Art. 333.  Atendidos os pressupostos da relevância social e da dificuldade de formação do litisconsórcio, o juiz, a requerimento do Ministério Público ou da Defensoria Pública, ouvido o autor, poderá converter em coletiva a ação individual que veicule pedido que: 

I - tenha alcance coletivo, em razão da tutela de bem jurídico difuso ou coletivo, assim entendidos aqueles definidos pelo art. 81, parágrafo único, incisos I e II, da Lei no 8.078, de 11 de setembro de 1990 (Código de Defesa do Consumidor), e cuja ofensa afete, a um só tempo, as esferas jurídicas do indivíduo e da coletividade; 

II - tenha por objetivo a solução de conflito de interesse relativo a uma mesma relação jurídica plurilateral, cuja solução, por sua natureza ou por disposição de lei, deva ser necessariamente uniforme, assegurando-se tratamento isonômico para todos os membros do grupo. 

§ 1o Além do Ministério Público e da Defensoria Pública, podem requerer a conversão os legitimados referidos no art. 5o da Lei no 7.347, de 24 de julho de 1985, e no art. 82 da Lei no 8.078, de 11 de setembro de 1990 (Código de Defesa do Consumidor). 

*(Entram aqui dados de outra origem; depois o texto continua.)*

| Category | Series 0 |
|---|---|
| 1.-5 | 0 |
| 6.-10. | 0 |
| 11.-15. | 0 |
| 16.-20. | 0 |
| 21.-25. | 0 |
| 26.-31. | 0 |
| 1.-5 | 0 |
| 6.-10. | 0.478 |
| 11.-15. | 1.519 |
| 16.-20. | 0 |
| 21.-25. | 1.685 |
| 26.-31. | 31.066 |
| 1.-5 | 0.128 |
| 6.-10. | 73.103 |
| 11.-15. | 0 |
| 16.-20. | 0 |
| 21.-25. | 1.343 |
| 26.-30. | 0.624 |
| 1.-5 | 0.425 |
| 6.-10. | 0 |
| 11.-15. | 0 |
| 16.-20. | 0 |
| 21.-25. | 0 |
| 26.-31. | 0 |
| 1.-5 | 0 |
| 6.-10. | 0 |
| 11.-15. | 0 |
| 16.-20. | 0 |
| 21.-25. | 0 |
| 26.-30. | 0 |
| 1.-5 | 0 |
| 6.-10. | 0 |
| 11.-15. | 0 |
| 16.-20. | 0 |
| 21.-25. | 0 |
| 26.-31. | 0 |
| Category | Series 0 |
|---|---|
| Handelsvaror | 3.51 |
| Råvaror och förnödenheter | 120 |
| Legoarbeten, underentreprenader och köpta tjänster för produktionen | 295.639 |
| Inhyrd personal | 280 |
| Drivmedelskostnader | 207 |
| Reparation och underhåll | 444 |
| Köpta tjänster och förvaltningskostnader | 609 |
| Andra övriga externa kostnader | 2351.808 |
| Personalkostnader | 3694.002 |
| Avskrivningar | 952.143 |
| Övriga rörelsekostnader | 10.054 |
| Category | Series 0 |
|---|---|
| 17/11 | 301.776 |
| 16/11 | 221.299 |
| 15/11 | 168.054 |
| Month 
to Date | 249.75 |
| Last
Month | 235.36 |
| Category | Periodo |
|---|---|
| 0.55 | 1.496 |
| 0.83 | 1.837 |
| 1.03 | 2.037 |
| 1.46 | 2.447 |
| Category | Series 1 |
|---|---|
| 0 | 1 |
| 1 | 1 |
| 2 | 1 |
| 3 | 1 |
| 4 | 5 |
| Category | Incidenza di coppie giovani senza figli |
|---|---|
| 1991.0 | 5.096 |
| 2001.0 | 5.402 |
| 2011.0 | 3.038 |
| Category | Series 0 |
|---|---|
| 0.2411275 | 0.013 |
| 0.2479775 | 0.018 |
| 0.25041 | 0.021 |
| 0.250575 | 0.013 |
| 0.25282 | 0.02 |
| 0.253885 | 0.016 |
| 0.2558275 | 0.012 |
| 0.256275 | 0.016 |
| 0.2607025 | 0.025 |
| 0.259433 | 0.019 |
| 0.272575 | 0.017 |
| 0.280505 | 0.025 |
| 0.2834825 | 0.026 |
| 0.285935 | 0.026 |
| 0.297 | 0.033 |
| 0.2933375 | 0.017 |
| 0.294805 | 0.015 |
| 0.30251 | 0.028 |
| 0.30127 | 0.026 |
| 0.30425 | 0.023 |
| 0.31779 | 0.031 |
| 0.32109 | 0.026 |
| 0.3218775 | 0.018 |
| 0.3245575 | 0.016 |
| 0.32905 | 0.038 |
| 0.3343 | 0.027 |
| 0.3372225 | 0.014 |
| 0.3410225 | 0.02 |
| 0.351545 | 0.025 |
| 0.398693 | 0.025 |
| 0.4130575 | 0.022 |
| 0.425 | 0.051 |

§ 2o A conversão não pode implicar a formação de processo coletivo para a tutela de direitos individuais homogêneos. 

§ 3o Não se admite a conversão, ainda, se: 

I - já iniciada, no processo individual, a audiência de instrução e julgamento; ou 

II - houver processo coletivo pendente com o mesmo objeto; ou 

III - o juízo não tiver competência para o processo coletivo que seria formado. 

§ 4o Determinada a conversão, o juiz intimará o autor do requerimento para que, no prazo fixado, adite ou emende a petição inicial, para adaptá-la à tutela coletiva. 

§ 5o Havendo aditamento ou emenda da petição inicial, o juiz determinará a intimação do réu para, querendo, manifestar-se no prazo de 15 (quinze) dias. 

§ 6o O autor originário da ação individual atuará na condição de litisconsorte unitário do legitimado para condução do processo coletivo. 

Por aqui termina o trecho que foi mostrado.